Qui en voulait à Yara (Chiaro Bono) un soir d’hiver en Lombardie ?

PLAISIR SURPRISE D’UN FILM INCONNU CROISÉ PAR HASARD SUR NETFLIX : UN POLAR JUDICIAIRE ITALIEN QUI SAISIT PEU À PEU LE SPECTATEUR.

Parfois, le soir, on ne sait pas trop quoi regarder, alors on zappe jusqu’à la migraine ophtalmique, passant en revue des kilos de visuels de films disponibles sur des plateformes qui coûtent un bras, et on s’arrête, lassé, sur Netflix, parce que l’ergonomie y est meilleure que partout ailleurs, et puis, tiens, la bande-annonce se lance en italien. C’est un film de Marco Tullio Giordana, récent, qui s’appelle Yara, on se souvient que c’est le réalisateur de Nos meilleures années et aussi des Cent pas, et qu’il y a toujours eu, au moins, de l’honnêteté dans son cinéma, alors, pourquoi pas ?

Quand le film commence, on se rend compte que c’est un true crime avec une ado disparue, une famille éplorée, une jolie procureure qui fait de la moto, et là on se rappelle qu’on n’a plus trop eu de nouvelles de Marco Tullio Giordana depuis les films cités plus haut, qu’il a passé les 70 ans et, d’ailleurs, peut-être ne travaille-t-il plus que pour la télé…? D’ailleurs, est-ce un film ? Un RAI-drama ? L’image est plate, la mise en scène minimale, on est à deux doigts d’envoyer un sms à un ami romain pour lui demander si, par malheur, sur son Netflix transalpin (le même), il a lui aussi assisté au naufrage, s’il en connaît les causes.

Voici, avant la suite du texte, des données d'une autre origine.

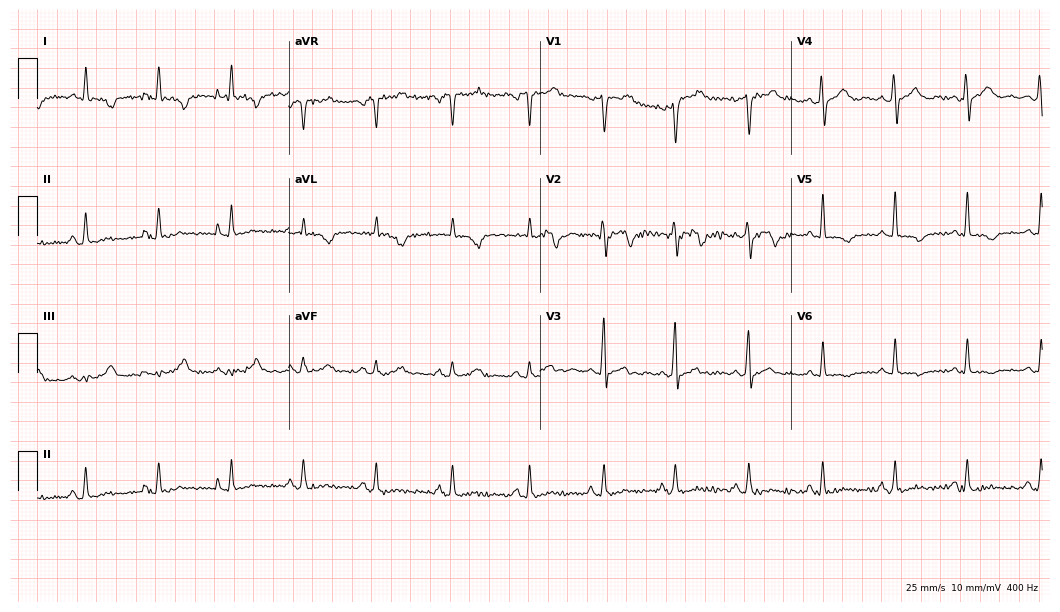
12-lead ECG (10.2-second recording at 400 Hz) from a 45-year-old male patient. Screened for six findings — first-degree AV block, right bundle branch block, left bundle branch block, sinus bradycardia, atrial fibrillation, sinus tachycardia — none is recorded.

On se retient, et on a raison, parce que quelque chose, mystérieusement, prend. Il se peut que ce soit le récit, costaud : le film retrace minutieusement la longue enquête ayant suivi la mort violente de Yara Gambirasio, 13 ans, retrouvée morte en février 2011, trois mois après sa disparition, dans un terrain vague de Brembate, cité-dortoir proche de Bergame. Il y a bien un ADN inconnu sur ses sous-vêtements, mais, à la différence de la France, l’Italie ne dispose pas d’un fichier dans lequel comparer les données retrouvées.

Alors, Letizia Ruggeri, la procureure motarde, lance une coûteuse opération de grande ampleur : recueillir le maximum d’ADN des habitants de la région, et comparer, comparer, comparer… Le truc patine pendant des mois, avance par à-coups via des rebondissements assez fous et l’enquêtrice acharnée en profite pour se mettre à dos sa hiérarchie, et, comprend-on à demi-mot, les instances politiques locales – on suppose que, dans cette région du Nord, la Ligue de Salvini doit avoir quelques adeptes et que le tout premier suspect marocain, arrêté puis rel^$aché, aurait parfaitement fait l’affaire.

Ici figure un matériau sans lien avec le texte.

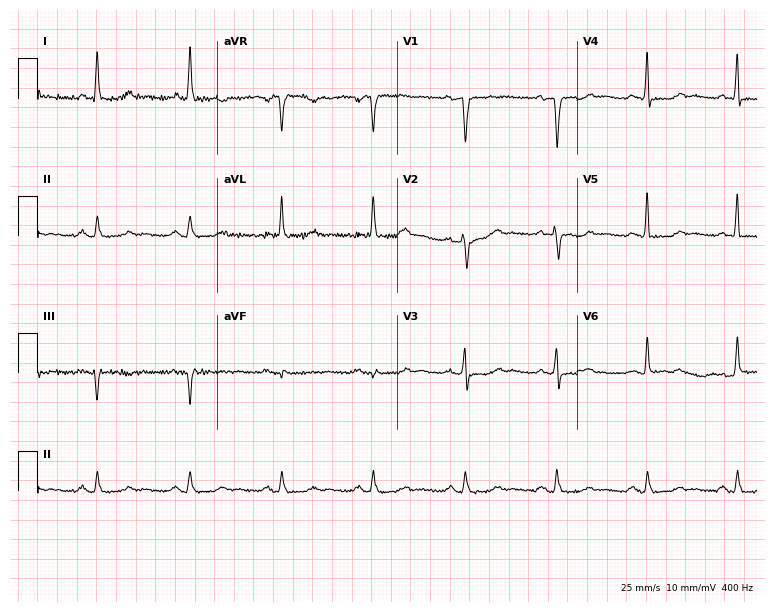
12-lead ECG from a 69-year-old female patient. No first-degree AV block, right bundle branch block (RBBB), left bundle branch block (LBBB), sinus bradycardia, atrial fibrillation (AF) or sinus tachycardia recorded for this tracing.
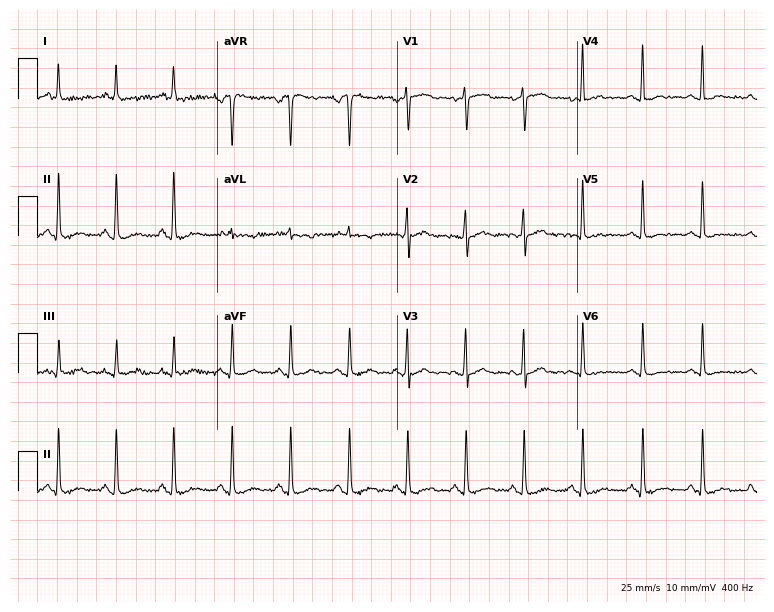
Electrocardiogram, a female, 46 years old. Of the six screened findings (first-degree AV block, right bundle branch block, left bundle branch block, sinus bradycardia, atrial fibrillation, sinus tachycardia), none is recorded.

Le film tire son efficacité d’un ultra-réalisme qui tient de l’entomologie, via un super casting qui fait défiler des tronches d’Italien(e)s moyen(e)s. On voit alors ce qui a pu remuer l’opinion au cours de cette quête vertigineuse d’ADN compatible : au fond, ce qui est su, mais rarement intégré, c’est que n’importe qui peut être coupable, sans signe extérieur de déviance. N’importe qui, c’est tout le monde – de fait, l’affaire a secoué l’opinion italienne, qui n’en finit pas de douter de son verdict. La sobre interprétation d’Isabelle Ragonese dans le rôle de la Signora Ruggeri, sans esbroufe ni effet de manche, fait le reste. Yara n’est pas un immense film de cinéma mais un bon film de plateforme, qu’on n’est pas mécontent d’avoir croisé par hasard, et auquel on est même heureux de s’être laissé abandonner, découvrant un autre visage de cette Italie qu’on aime tant.